We used to trail to see the tewits’ nests each spring,

Sometimes alone, or Uncle Tom would take us there

All dressed in tweeds, a hand-cut ash pole in his hand

In place of that black shovel that he heaved each day

To stoke the boiler for the engine at the mill.

 

As he was the one that knew best their favoured fields,

He’d lead the way, up Skipton Road, up to the Heath

Through bent gate swinging on its orange baling twine

That guarded the steep stile to the Bottleneck field.

 

Crest to crest the meadow opened out in that green dale

Where small streamlets puddled through lank grass in winter

After much rain.

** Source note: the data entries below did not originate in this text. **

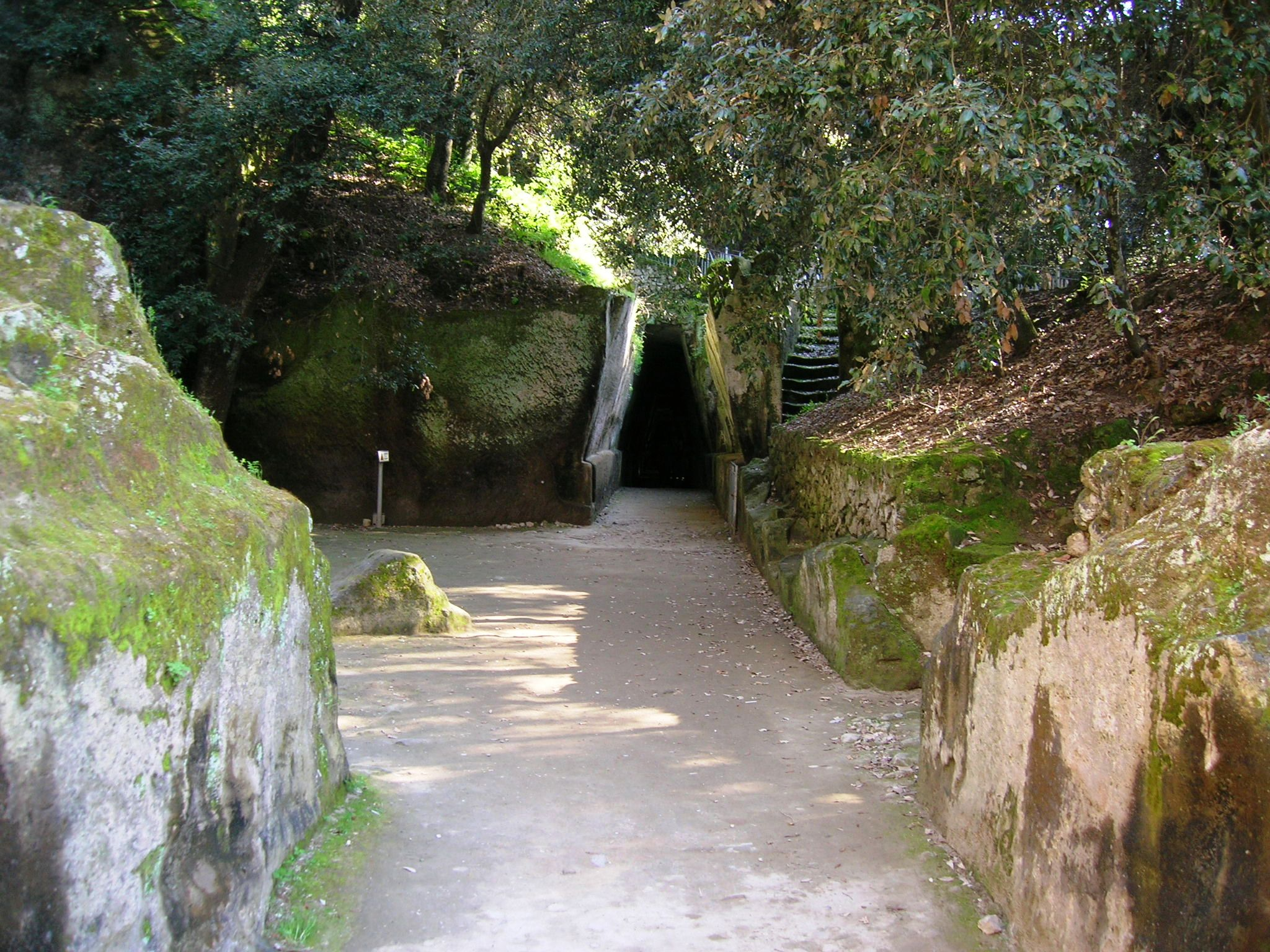 L'esterno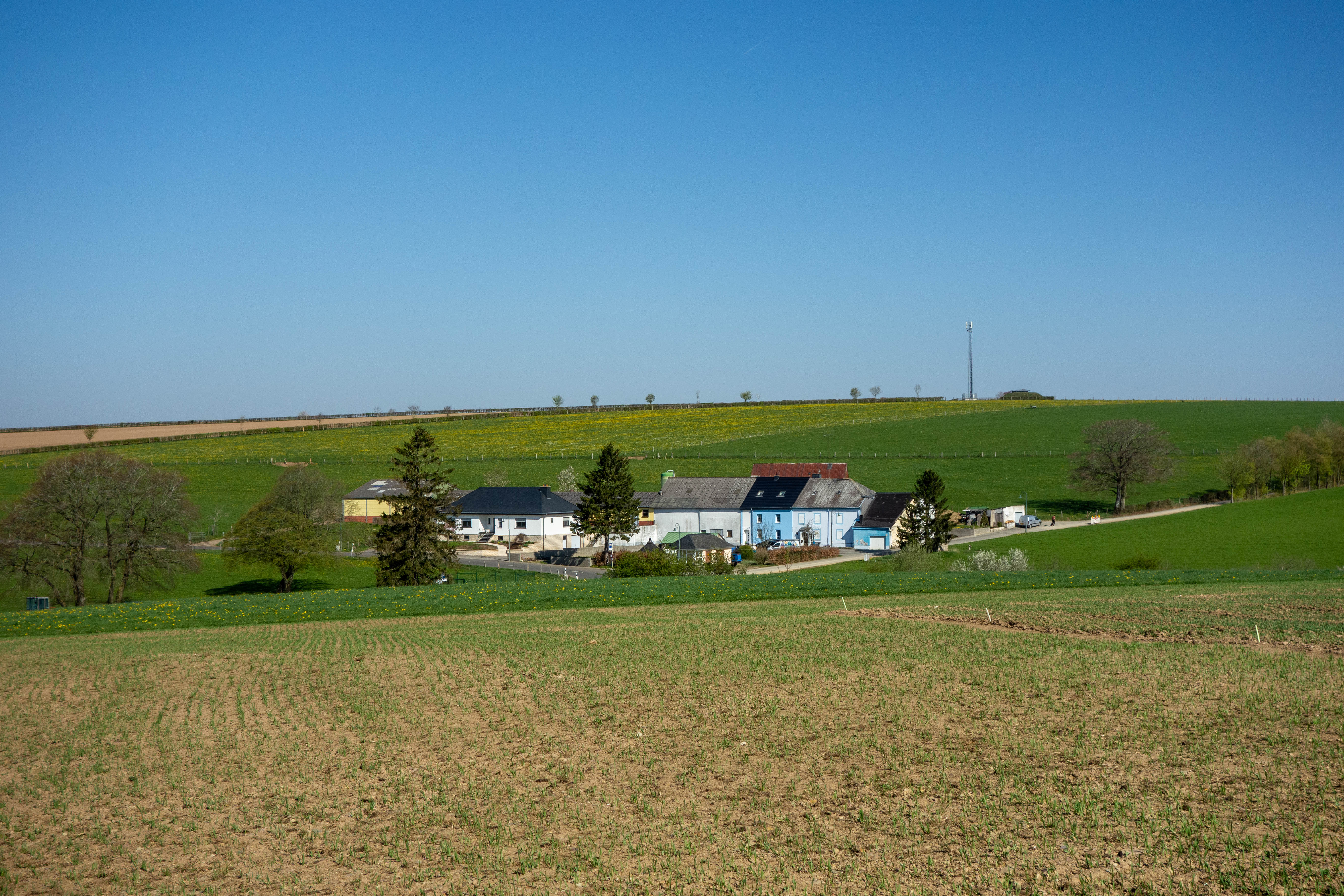 Vue op de Kéisfuert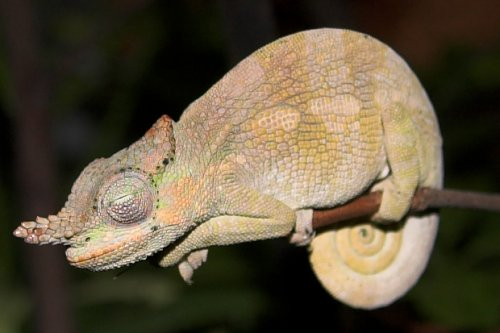 ein schlafendes männliches Zweihornkamäleon; aufgenommen im Terrarium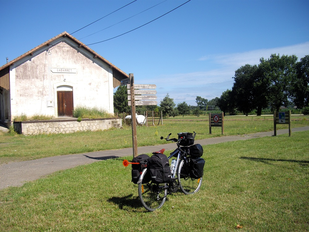 Début de la voie verte du Marsan et de l'Armagnac à l'ancienne gare de Gabarret (Landes, France).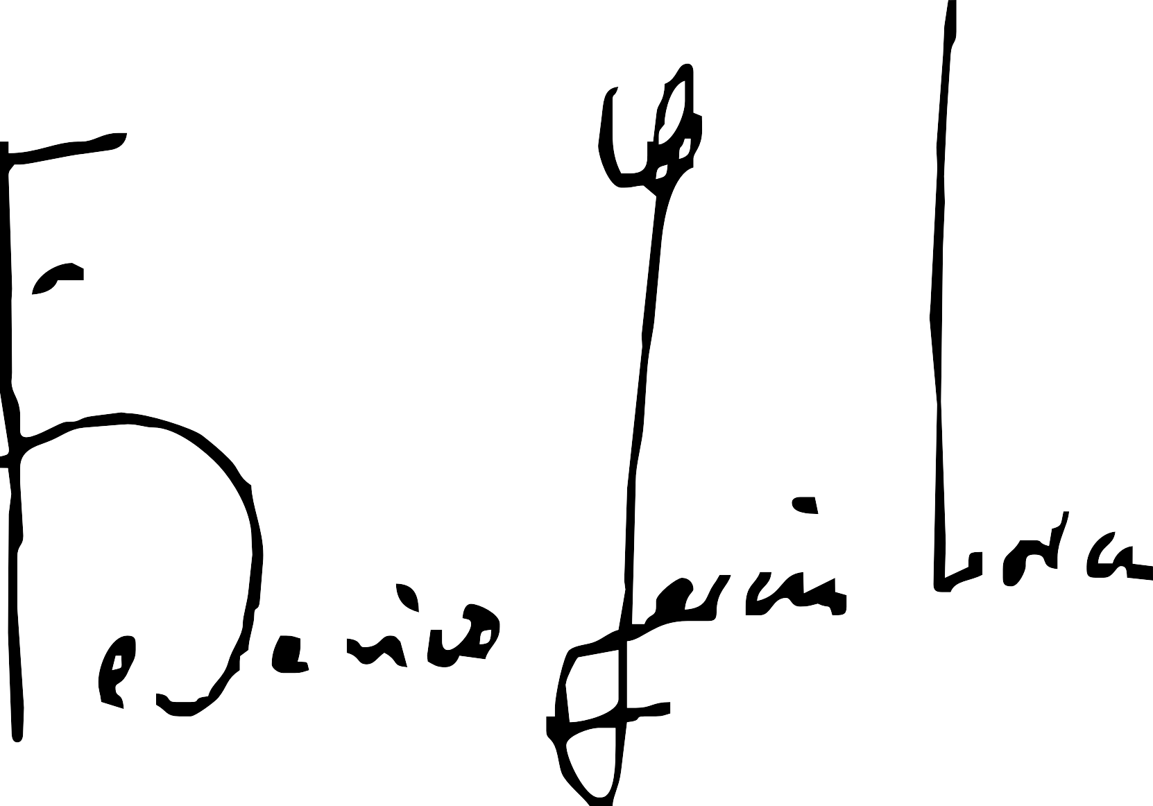 Firma de Federico García Lorca.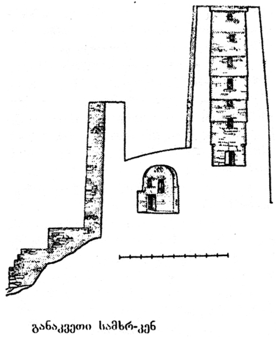 მერეს ციხის ჭრილი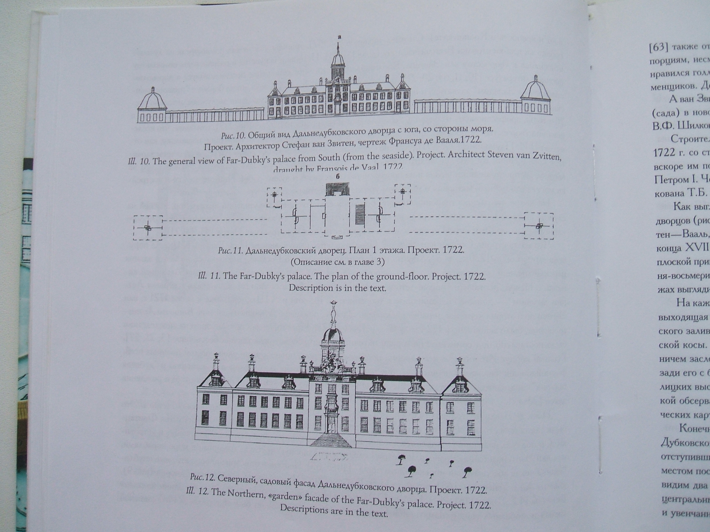 Фото Проекта дворца Петра I в Сестрорецких Дубках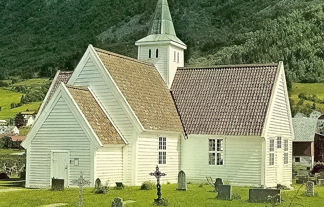 Olden gamle kirke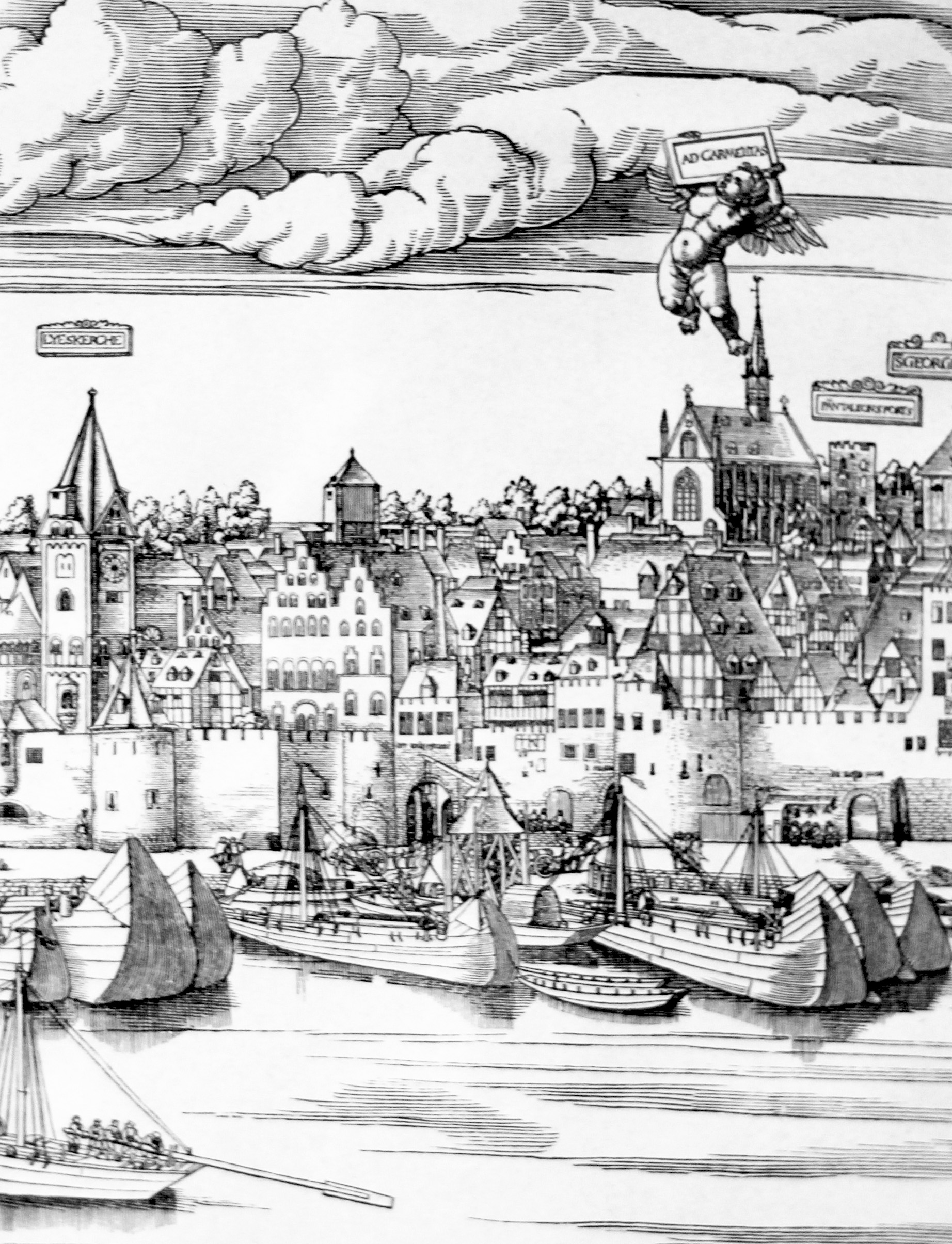 Kölner Rheinmauer bei St. Maria Lyskirchen. Der Ausschnitt zeigt nach Norden das zwischen Halbtürmen gelegene Filzengrabentor. Darstellung nach Anton Woensams Holzschnitt von 1531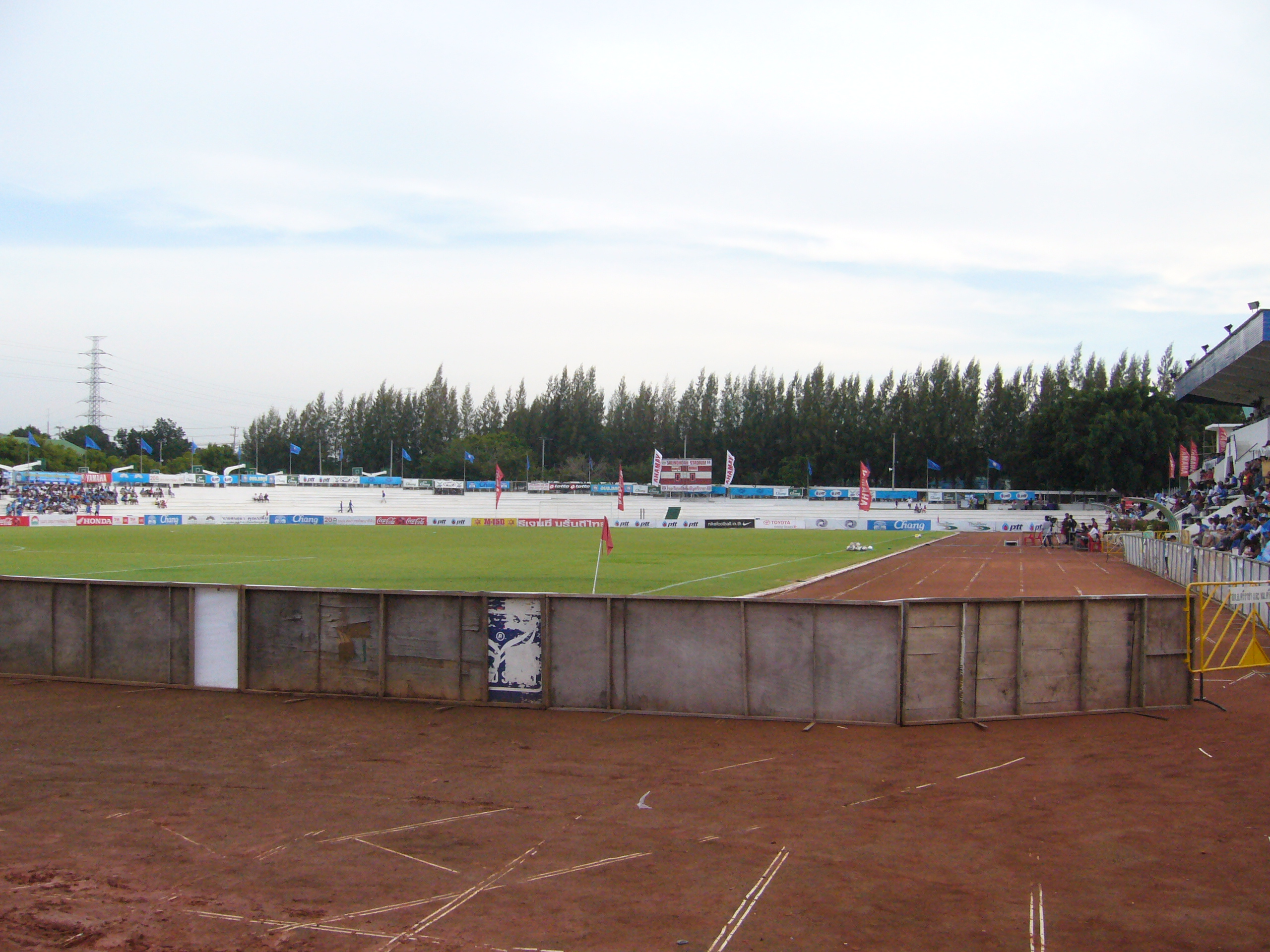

We’d forge our way up gentle slopes

Then scale another stile to reach gritstone gateposts

 

By the stone well where we would tread with caution

Where dumb cattle paddled mud on way to milking,

Each deep, round footprint filled, like a Yorkshire Pudding,

With grey gravy gunge, oily rainbow sheen on top.

 

We climbed the little hillock up to old Dales Lane

That winding rutted track marked plain upon the map

But inaccessible to all but rough tough tractors.

 

Crossing the ancient roadway we would next ascend

Just six steep steps before a narrow open stile

Atop which our objective would hove into view:

Sometimes in this field tewits nested or the next

That kept a temporary pond where once we clocked

An adder basking on a boulder in the summer sun.

 

And now we had to tread more cautiously, for fear

That we might crush even with child-sized Wellingtons

Those new-laid eggs all camouflaged against the straw

Still flaxen cream bleached by the winter frost and rain

Through which aspiring new-spring grassblades pushed up pale

 

The mother lapwings mewing wildly round our heads

Acting as if some predator had maimed their wings

Tried to distract our keen attention from their broods,

 

Each clutch of four as mottled as the moor, set out

Their tapered ends together neatly point to point.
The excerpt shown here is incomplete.